** Supplied data follows **
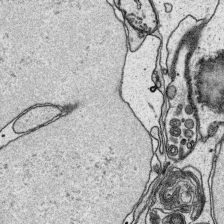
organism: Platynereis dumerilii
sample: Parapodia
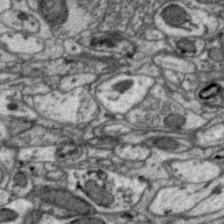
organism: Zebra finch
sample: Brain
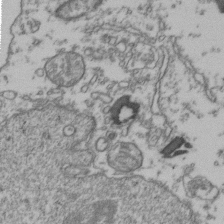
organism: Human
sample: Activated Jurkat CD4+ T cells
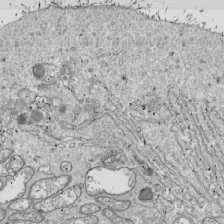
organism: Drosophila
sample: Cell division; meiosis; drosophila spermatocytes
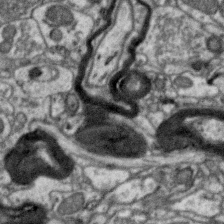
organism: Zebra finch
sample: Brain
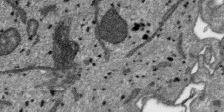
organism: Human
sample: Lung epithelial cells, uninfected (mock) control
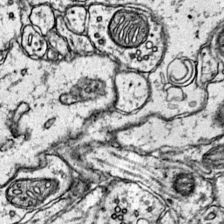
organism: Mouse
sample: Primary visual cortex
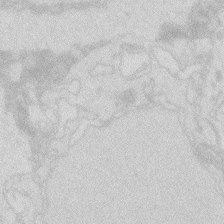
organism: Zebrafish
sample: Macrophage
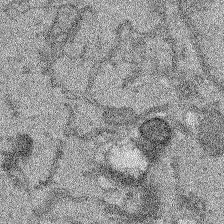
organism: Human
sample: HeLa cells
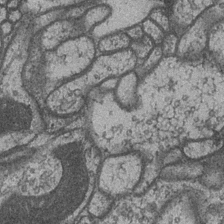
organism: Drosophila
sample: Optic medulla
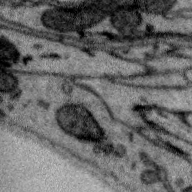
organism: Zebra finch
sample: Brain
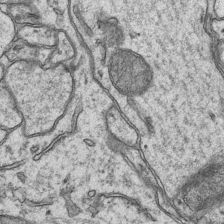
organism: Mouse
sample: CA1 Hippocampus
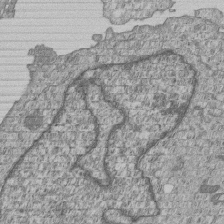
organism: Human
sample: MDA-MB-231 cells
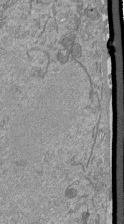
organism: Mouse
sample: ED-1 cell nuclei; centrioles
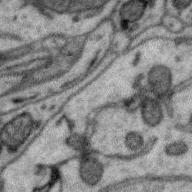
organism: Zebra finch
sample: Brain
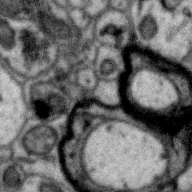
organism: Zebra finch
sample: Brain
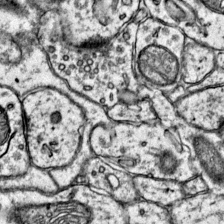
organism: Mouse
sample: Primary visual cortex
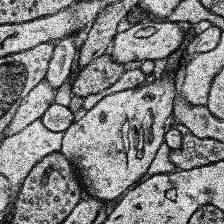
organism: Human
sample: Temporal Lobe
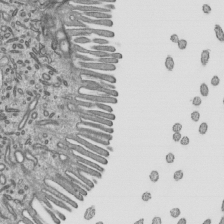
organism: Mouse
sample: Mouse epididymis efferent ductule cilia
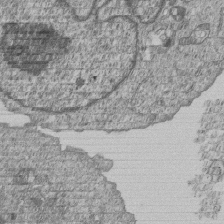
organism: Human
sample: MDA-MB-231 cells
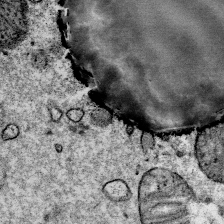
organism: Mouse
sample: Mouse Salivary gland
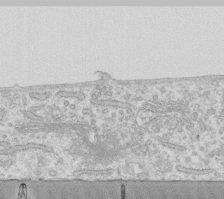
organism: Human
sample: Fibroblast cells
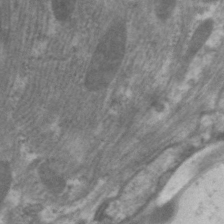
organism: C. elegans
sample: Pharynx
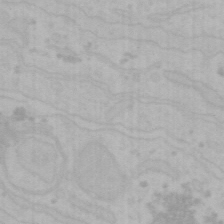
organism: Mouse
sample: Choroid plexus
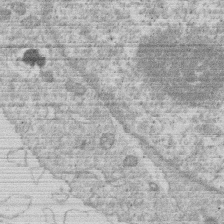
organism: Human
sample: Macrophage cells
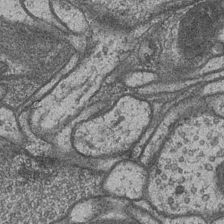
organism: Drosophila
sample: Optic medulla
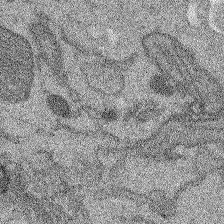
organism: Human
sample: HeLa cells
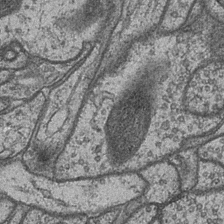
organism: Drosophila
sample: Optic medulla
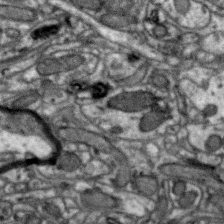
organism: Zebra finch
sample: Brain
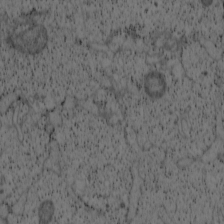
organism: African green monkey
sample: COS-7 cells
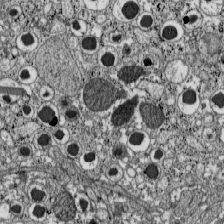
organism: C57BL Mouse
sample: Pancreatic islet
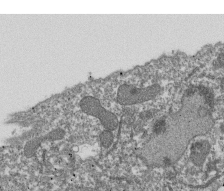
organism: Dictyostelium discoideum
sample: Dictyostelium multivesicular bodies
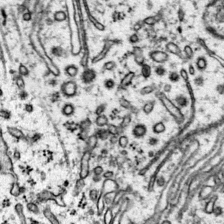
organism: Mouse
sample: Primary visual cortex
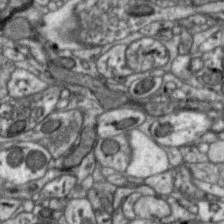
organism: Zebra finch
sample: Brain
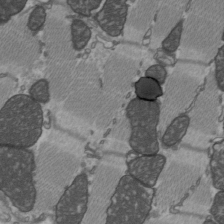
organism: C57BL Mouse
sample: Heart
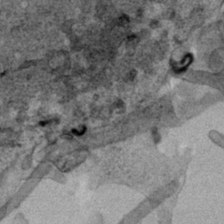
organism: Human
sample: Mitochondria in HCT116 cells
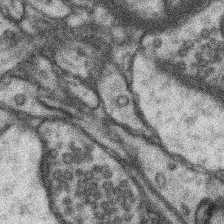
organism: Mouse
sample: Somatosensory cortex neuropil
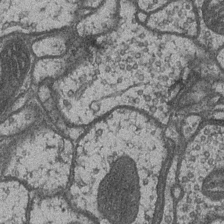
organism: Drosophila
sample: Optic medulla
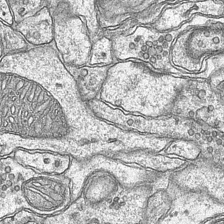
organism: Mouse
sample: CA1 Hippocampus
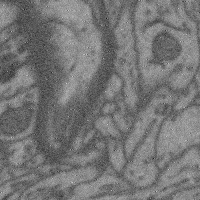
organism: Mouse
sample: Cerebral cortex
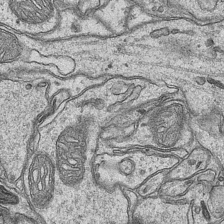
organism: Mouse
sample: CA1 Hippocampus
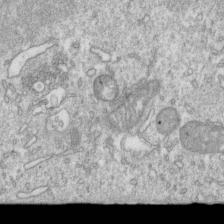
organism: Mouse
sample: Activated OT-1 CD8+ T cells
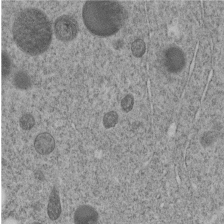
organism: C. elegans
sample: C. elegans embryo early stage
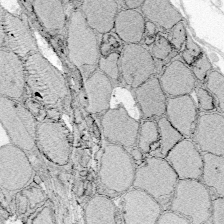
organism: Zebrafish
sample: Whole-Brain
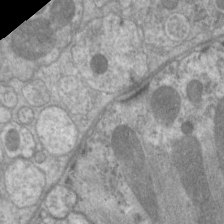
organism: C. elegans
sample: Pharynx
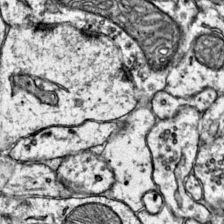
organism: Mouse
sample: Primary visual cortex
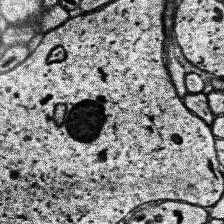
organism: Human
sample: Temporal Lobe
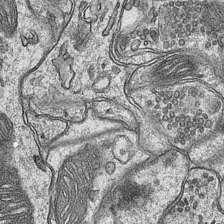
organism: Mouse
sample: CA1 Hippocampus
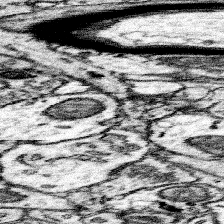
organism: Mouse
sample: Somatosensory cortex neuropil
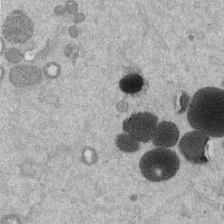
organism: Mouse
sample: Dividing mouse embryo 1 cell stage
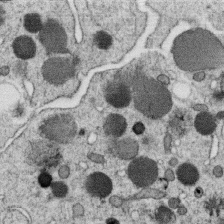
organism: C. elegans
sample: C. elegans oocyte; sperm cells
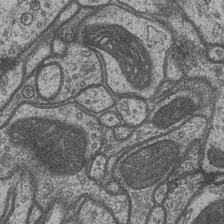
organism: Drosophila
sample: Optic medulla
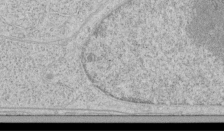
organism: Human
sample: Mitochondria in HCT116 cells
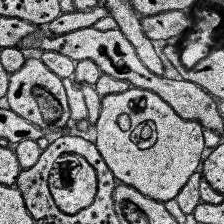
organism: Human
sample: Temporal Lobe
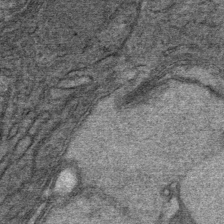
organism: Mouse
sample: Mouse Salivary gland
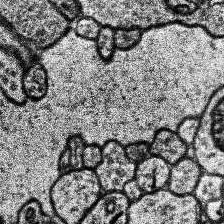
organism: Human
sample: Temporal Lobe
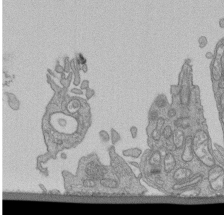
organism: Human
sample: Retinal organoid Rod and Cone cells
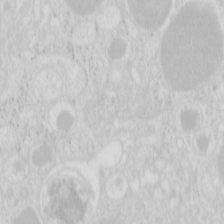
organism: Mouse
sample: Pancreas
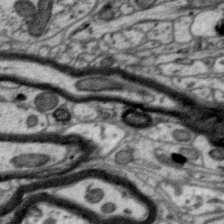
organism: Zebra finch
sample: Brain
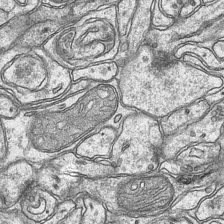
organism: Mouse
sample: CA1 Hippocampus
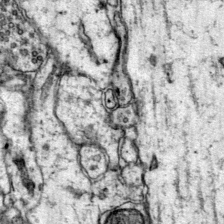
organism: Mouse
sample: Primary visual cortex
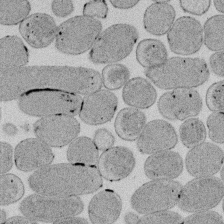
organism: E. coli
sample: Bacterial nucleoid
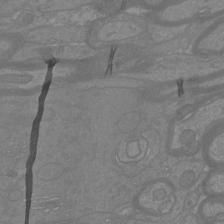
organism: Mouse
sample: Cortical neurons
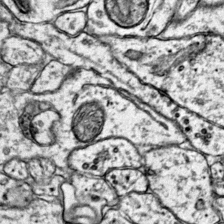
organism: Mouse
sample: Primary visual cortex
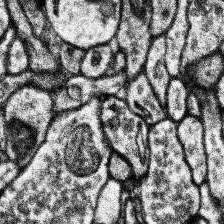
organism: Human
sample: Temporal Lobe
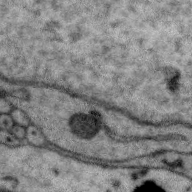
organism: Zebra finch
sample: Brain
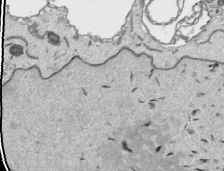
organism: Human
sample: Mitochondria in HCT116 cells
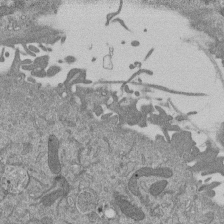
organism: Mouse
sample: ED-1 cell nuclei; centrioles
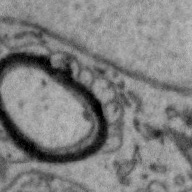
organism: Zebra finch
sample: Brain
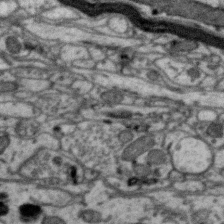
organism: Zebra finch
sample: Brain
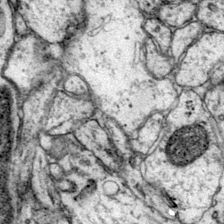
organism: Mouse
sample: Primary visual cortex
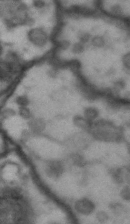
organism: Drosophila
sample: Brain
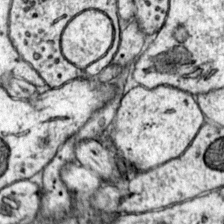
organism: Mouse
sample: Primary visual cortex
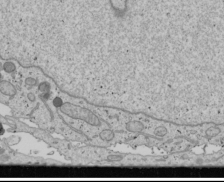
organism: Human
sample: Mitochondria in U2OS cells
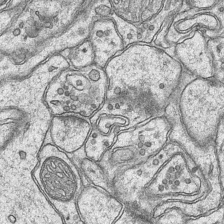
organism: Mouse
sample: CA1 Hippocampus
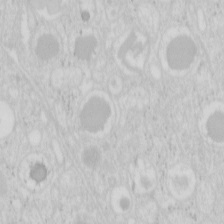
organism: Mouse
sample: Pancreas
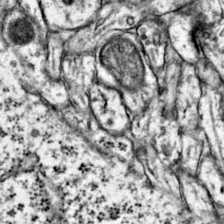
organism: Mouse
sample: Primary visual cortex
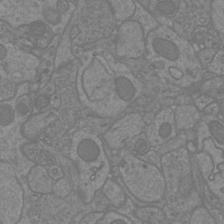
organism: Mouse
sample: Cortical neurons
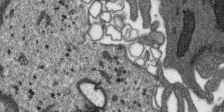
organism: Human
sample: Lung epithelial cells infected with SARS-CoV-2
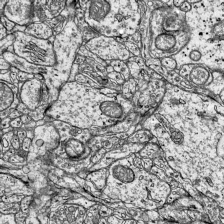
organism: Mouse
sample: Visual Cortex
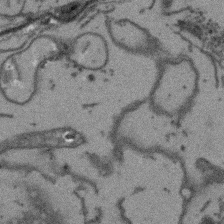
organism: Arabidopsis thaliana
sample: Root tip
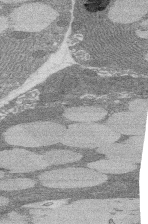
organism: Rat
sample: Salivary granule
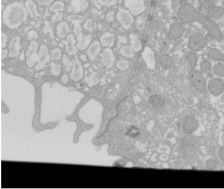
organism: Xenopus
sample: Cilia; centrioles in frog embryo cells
** End of Supplied data **
- Task directions -
Please set down each entry word for word, without its images.

- Output of the task -
organism: Platynereis dumerilii
sample: Parapodia
organism: Zebra finch
sample: Brain
organism: Human
sample: Activated Jurkat CD4+ T cells
organism: Drosophila
sample: Cell division; meiosis; drosophila spermatocytes
organism: Zebra finch
sample: Brain
organism: Human
sample: Lung epithelial cells, uninfected (mock) control
organism: Mouse
sample: Primary visual cortex
organism: Zebrafish
sample: Macrophage
organism: Human
sample: HeLa cells
organism: Drosophila
sample: Optic medulla
organism: Zebra finch
sample: Brain
organism: Mouse
sample: CA1 Hippocampus
organism: Human
sample: MDA-MB-231 cells
organism: Mouse
sample: ED-1 cell nuclei; centrioles
organism: Zebra finch
sample: Brain
organism: Zebra finch
sample: Brain
organism: Mouse
sample: Primary visual cortex
organism: Human
sample: Temporal Lobe
organism: Mouse
sample: Mouse epididymis efferent ductule cilia
organism: Human
sample: MDA-MB-231 cells
organism: Mouse
sample: Mouse Salivary gland
organism: Human
sample: Fibroblast cells
organism: C. elegans
sample: Pharynx
organism: Mouse
sample: Choroid plexus
organism: Human
sample: Macrophage cells
organism: Drosophila
sample: Optic medulla
organism: Human
sample: HeLa cells
organism: Drosophila
sample: Optic medulla
organism: Zebra finch
sample: Brain
organism: African green monkey
sample: COS-7 cells
organism: C57BL Mouse
sample: Pancreatic islet
organism: Dictyostelium discoideum
sample: Dictyostelium multivesicular bodies
organism: Mouse
sample: Primary visual cortex
organism: Zebra finch
sample: Brain
organism: C57BL Mouse
sample: Heart
organism: Human
sample: Mitochondria in HCT116 cells
organism: Mouse
sample: Somatosensory cortex neuropil
organism: Drosophila
sample: Optic medulla
organism: Mouse
sample: CA1 Hippocampus
organism: Mouse
sample: Cerebral cortex
organism: Mouse
sample: CA1 Hippocampus
organism: Mouse
sample: Activated OT-1 CD8+ T cells
organism: C. elegans
sample: C. elegans embryo early stage
organism: Zebrafish
sample: Whole-Brain
organism: C. elegans
sample: Pharynx
organism: Mouse
sample: Primary visual cortex
organism: Human
sample: Temporal Lobe
organism: Mouse
sample: CA1 Hippocampus
organism: Mouse
sample: Somatosensory cortex neuropil
organism: Mouse
sample: Dividing mouse embryo 1 cell stage
organism: C. elegans
sample: C. elegans oocyte; sperm cells
organism: Drosophila
sample: Optic medulla
organism: Human
sample: Mitochondria in HCT116 cells
organism: Human
sample: Temporal Lobe
organism: Mouse
sample: Mouse Salivary gland
organism: Human
sample: Temporal Lobe
organism: Human
sample: Retinal organoid Rod and Cone cells
organism: Mouse
sample: Pancreas
organism: Zebra finch
sample: Brain
organism: Mouse
sample: CA1 Hippocampus
organism: Mouse
sample: Primary visual cortex
organism: E. coli
sample: Bacterial nucleoid
organism: Mouse
sample: Cortical neurons
organism: Mouse
sample: Primary visual cortex
organism: Human
sample: Temporal Lobe
organism: Zebra finch
sample: Brain
organism: Human
sample: Mitochondria in HCT116 cells
organism: Mouse
sample: ED-1 cell nuclei; centrioles
organism: Zebra finch
sample: Brain
organism: Zebra finch
sample: Brain
organism: Mouse
sample: Primary visual cortex
organism: Drosophila
sample: Brain
organism: Mouse
sample: Primary visual cortex
organism: Human
sample: Mitochondria in U2OS cells
organism: Mouse
sample: CA1 Hippocampus
organism: Mouse
sample: Pancreas
organism: Mouse
sample: Primary visual cortex
organism: Mouse
sample: Cortical neurons
organism: Human
sample: Lung epithelial cells infected with SARS-CoV-2
organism: Mouse
sample: Visual Cortex
organism: Arabidopsis thaliana
sample: Root tip
organism: Rat
sample: Salivary granule
organism: Xenopus
sample: Cilia; centrioles in frog embryo cells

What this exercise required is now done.